Work required. Please keep to the lines below from the one with "sample: Lung epithelial cells infected" through the one with "sample: Larval olfactory bulb", and restate them word for word, ends included.

Extracted data entries:
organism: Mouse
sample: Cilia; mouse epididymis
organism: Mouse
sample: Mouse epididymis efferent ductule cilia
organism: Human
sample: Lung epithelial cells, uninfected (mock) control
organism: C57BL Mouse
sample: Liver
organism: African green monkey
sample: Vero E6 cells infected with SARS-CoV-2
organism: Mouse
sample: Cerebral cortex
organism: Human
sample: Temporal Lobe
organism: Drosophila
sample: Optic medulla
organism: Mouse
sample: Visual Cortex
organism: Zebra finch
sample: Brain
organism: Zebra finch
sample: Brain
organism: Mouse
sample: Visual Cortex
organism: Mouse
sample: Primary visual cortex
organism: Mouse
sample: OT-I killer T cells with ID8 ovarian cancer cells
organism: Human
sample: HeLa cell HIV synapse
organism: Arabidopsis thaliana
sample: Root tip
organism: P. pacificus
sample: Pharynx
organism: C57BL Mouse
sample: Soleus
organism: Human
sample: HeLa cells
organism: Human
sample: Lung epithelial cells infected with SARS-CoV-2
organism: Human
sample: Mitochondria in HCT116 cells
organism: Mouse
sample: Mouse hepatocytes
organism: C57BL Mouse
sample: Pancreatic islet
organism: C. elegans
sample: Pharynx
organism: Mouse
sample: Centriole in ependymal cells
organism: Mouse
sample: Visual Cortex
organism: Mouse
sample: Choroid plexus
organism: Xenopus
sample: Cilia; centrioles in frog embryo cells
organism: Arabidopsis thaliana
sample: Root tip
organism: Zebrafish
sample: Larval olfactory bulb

* * *

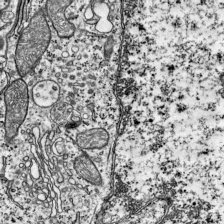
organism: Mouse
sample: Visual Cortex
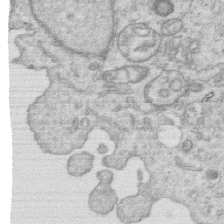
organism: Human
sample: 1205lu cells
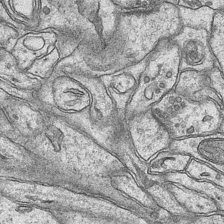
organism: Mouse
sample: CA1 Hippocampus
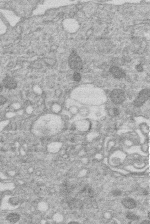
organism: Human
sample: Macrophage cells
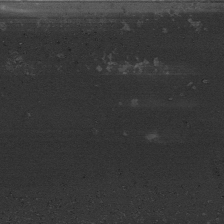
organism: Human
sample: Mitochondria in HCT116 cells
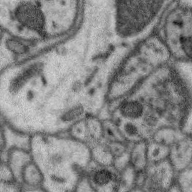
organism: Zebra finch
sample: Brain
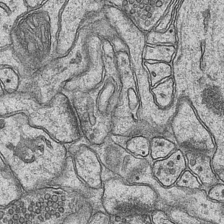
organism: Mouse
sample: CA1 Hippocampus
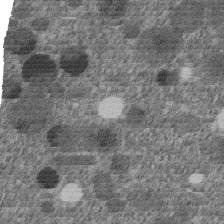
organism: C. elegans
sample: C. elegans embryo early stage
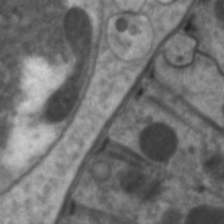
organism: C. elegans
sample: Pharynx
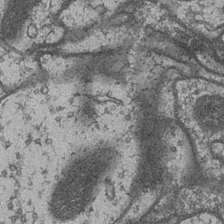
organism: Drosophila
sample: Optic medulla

Result of the task.
sample: Lung epithelial cells infected with SARS-CoV-2
organism: Human
sample: Mitochondria in HCT116 cells
organism: Mouse
sample: Mouse hepatocytes
organism: C57BL Mouse
sample: Pancreatic islet
organism: C. elegans
sample: Pharynx
organism: Mouse
sample: Centriole in ependymal cells
organism: Mouse
sample: Visual Cortex
organism: Mouse
sample: Choroid plexus
organism: Xenopus
sample: Cilia; centrioles in frog embryo cells
organism: Arabidopsis thaliana
sample: Root tip
organism: Zebrafish
sample: Larval olfactory bulb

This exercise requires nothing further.